From the entries below, retype only the lines from the one with "Israel - Masada" through the one with "Tombe de J-H Schloesing a Beauvoir en Lyons.", exactly as written.

═══ Available records

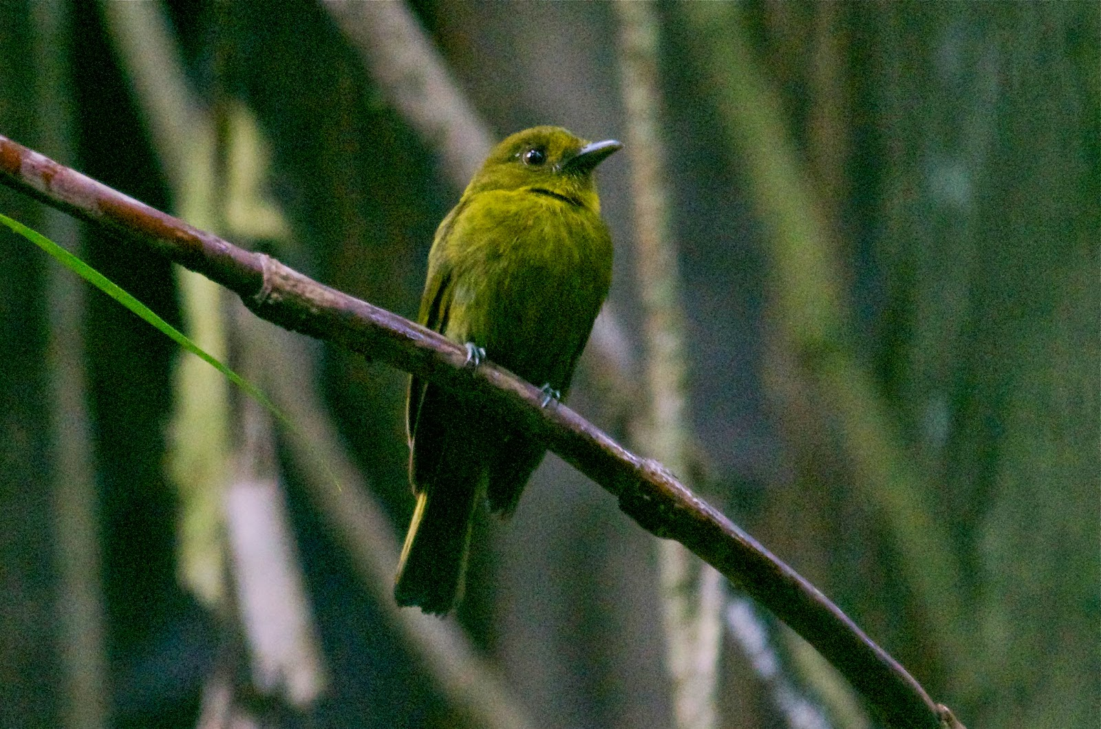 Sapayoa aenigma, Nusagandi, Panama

══════
═══ Available records

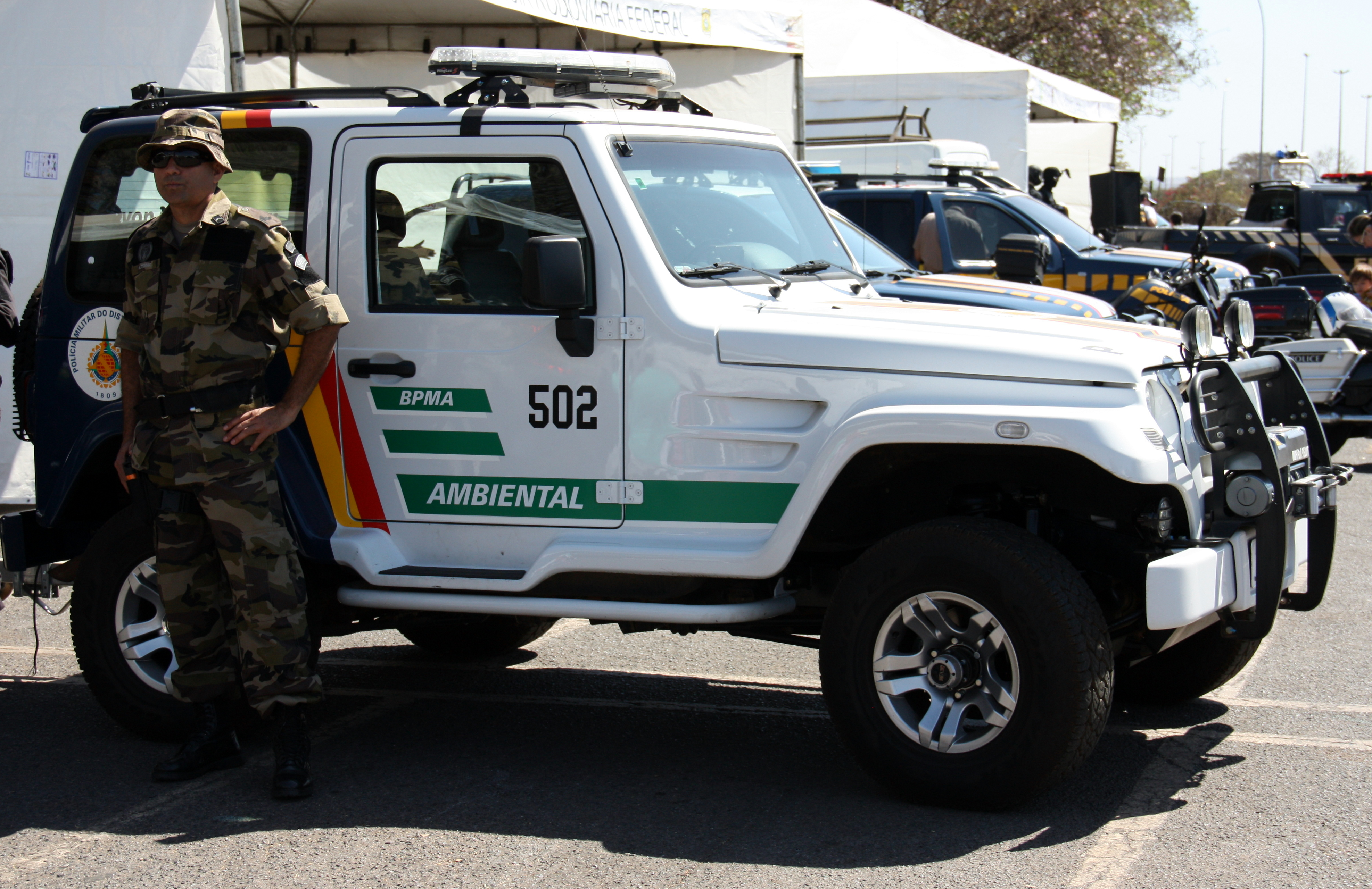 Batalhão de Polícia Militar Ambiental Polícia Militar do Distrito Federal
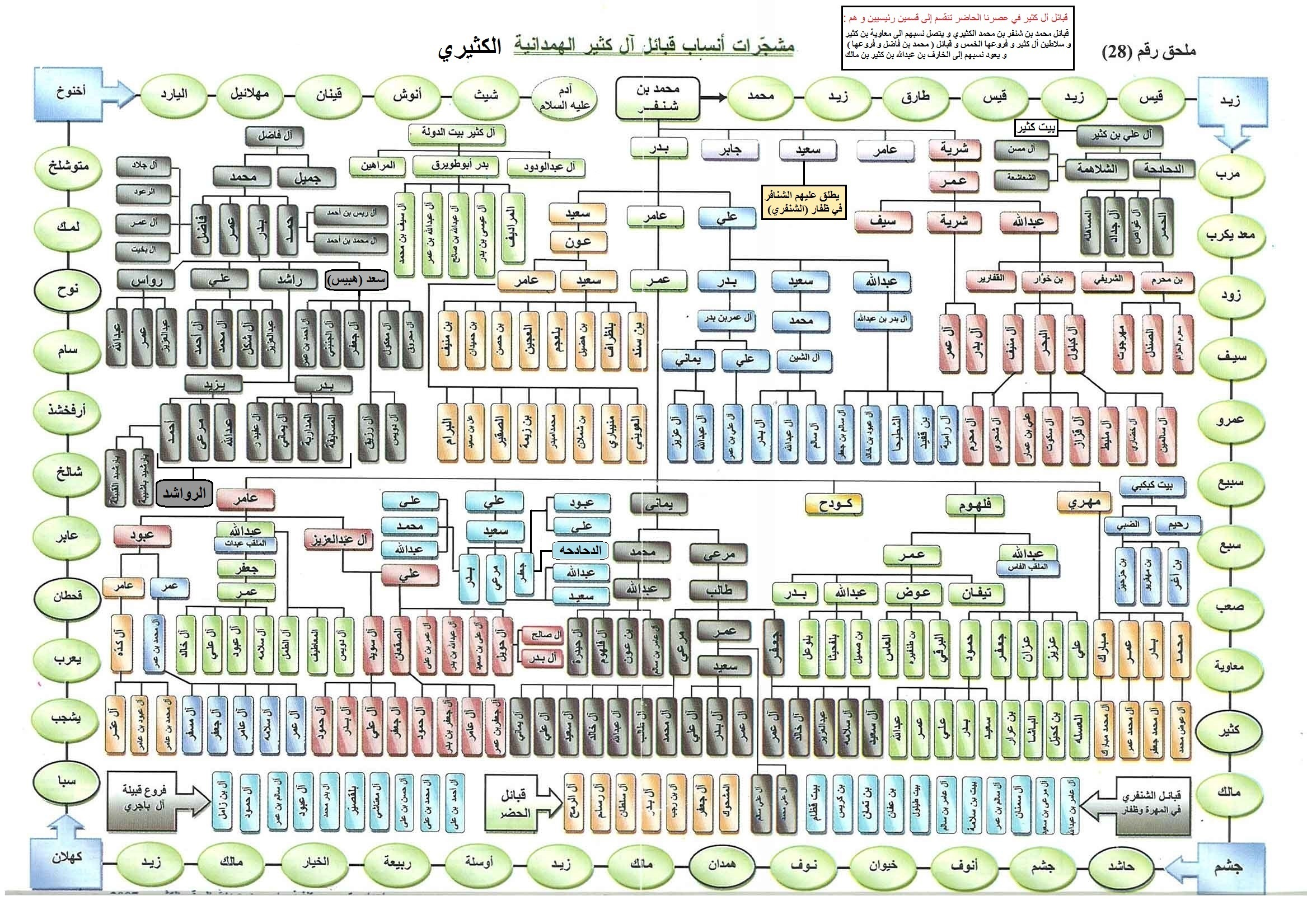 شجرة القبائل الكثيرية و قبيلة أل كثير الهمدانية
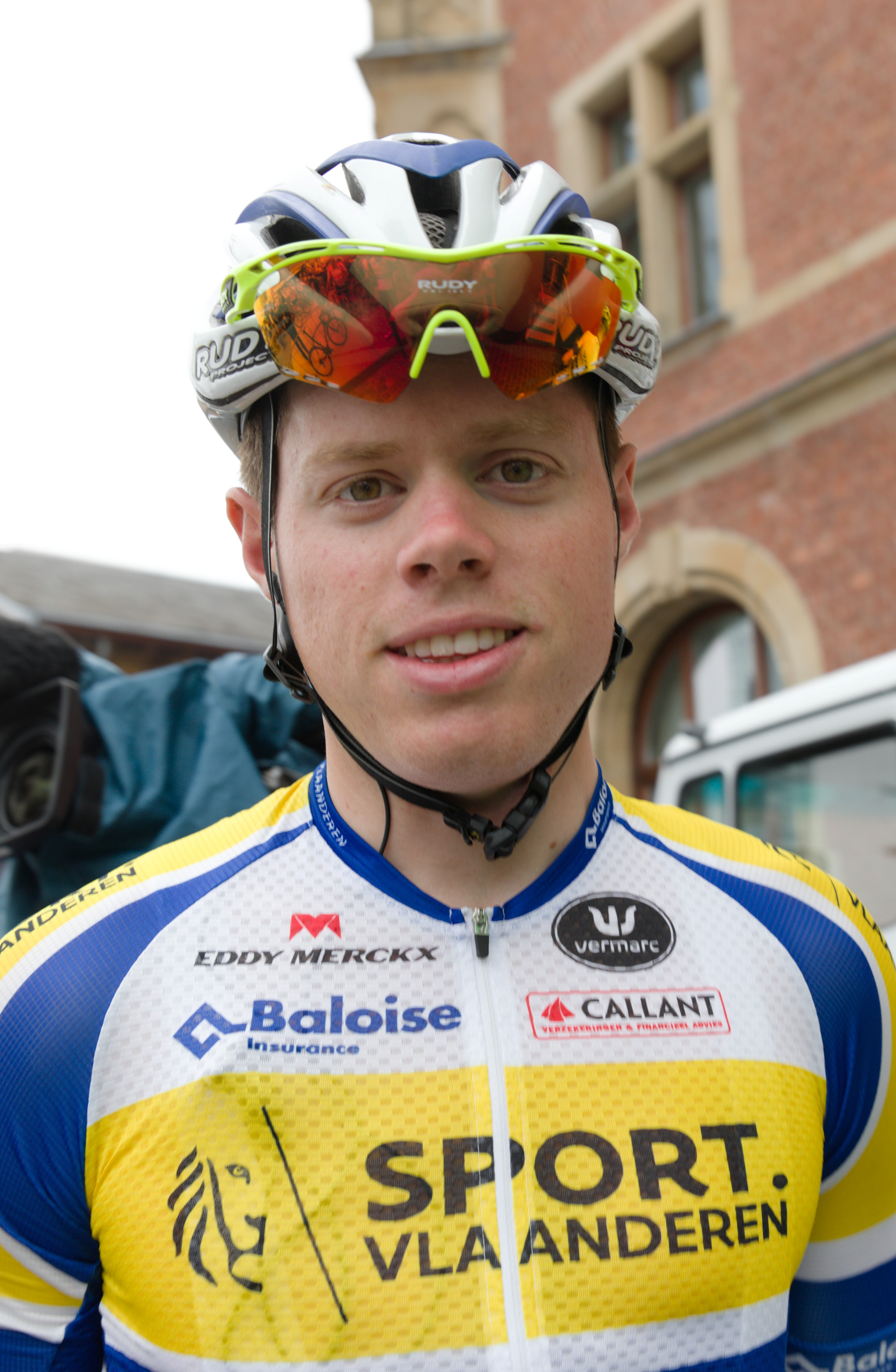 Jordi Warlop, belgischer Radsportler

══════
═══ Available records

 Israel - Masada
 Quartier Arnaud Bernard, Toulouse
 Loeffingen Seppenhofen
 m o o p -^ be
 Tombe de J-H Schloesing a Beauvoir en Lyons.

══════

● **Reply**:
 Israel - Masada
 Quartier Arnaud Bernard, Toulouse
 Loeffingen Seppenhofen
 m o o p -^ be
 Tombe de J-H Schloesing a Beauvoir en Lyons.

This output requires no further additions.